◆ Extracted records:
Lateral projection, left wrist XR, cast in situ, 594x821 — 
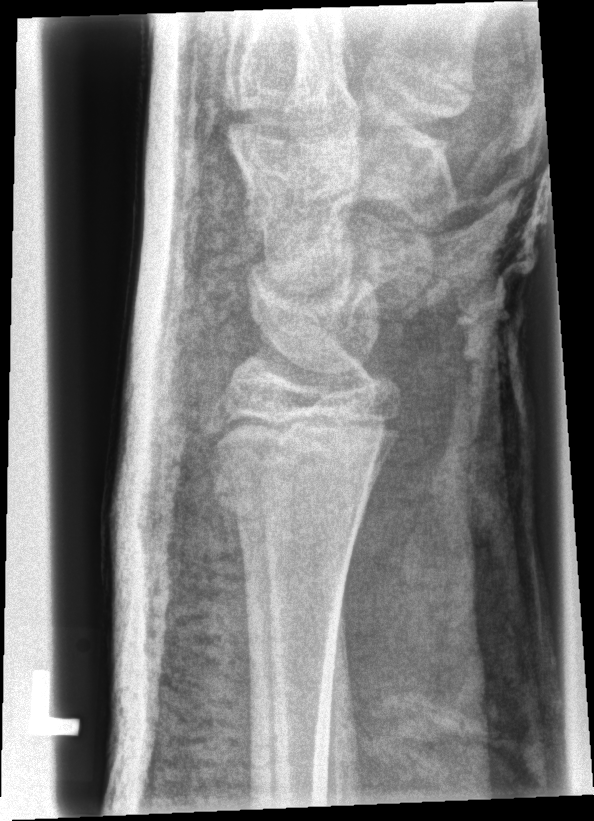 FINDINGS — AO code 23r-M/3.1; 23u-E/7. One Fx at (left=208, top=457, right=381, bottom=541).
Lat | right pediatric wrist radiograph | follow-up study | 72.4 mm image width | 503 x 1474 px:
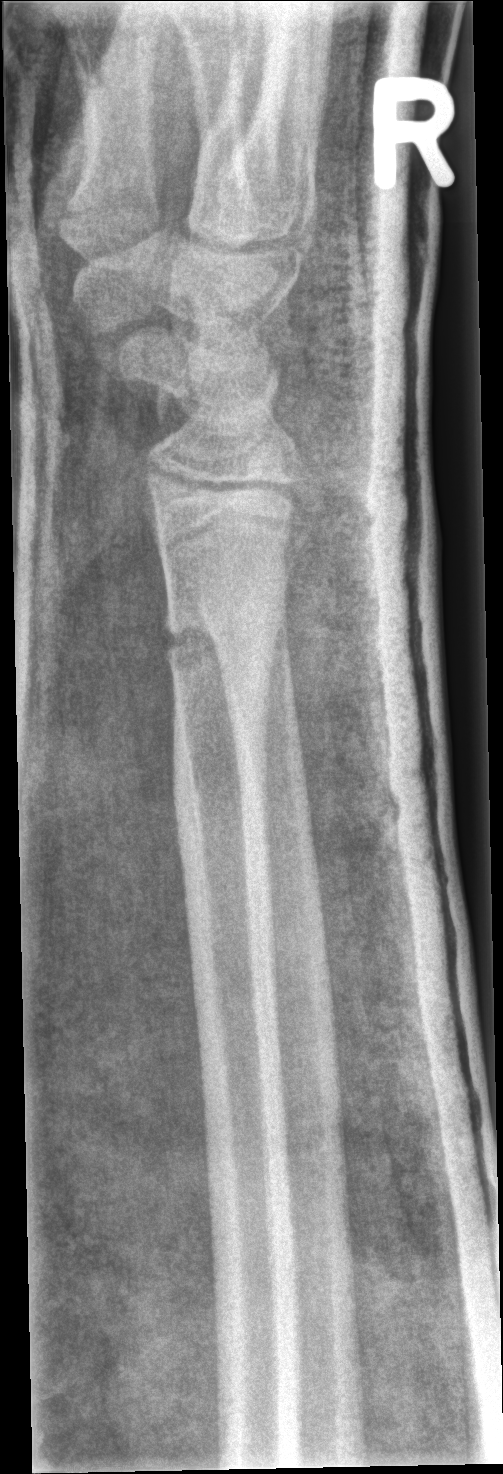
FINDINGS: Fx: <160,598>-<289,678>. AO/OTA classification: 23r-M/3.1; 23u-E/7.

---

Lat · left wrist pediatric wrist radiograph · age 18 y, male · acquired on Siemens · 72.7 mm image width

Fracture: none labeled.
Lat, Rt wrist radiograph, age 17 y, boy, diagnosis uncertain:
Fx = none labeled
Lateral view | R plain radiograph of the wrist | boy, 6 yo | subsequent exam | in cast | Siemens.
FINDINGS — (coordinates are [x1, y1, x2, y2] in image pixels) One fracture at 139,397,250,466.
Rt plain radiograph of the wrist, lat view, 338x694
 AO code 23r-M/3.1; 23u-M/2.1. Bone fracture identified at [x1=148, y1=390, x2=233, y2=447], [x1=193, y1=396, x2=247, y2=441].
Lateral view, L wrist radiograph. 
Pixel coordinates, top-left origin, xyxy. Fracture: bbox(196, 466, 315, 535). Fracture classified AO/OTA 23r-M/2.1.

◆ Exercise details:
Identify each line in the entries with the word "view" and copy it.

◆ Completed task:
Lateral view | R plain radiograph of the wrist | boy, 6 yo | subsequent exam | in cast | Siemens.
Rt plain radiograph of the wrist, lat view, 338x694
Lateral view, L wrist radiograph. 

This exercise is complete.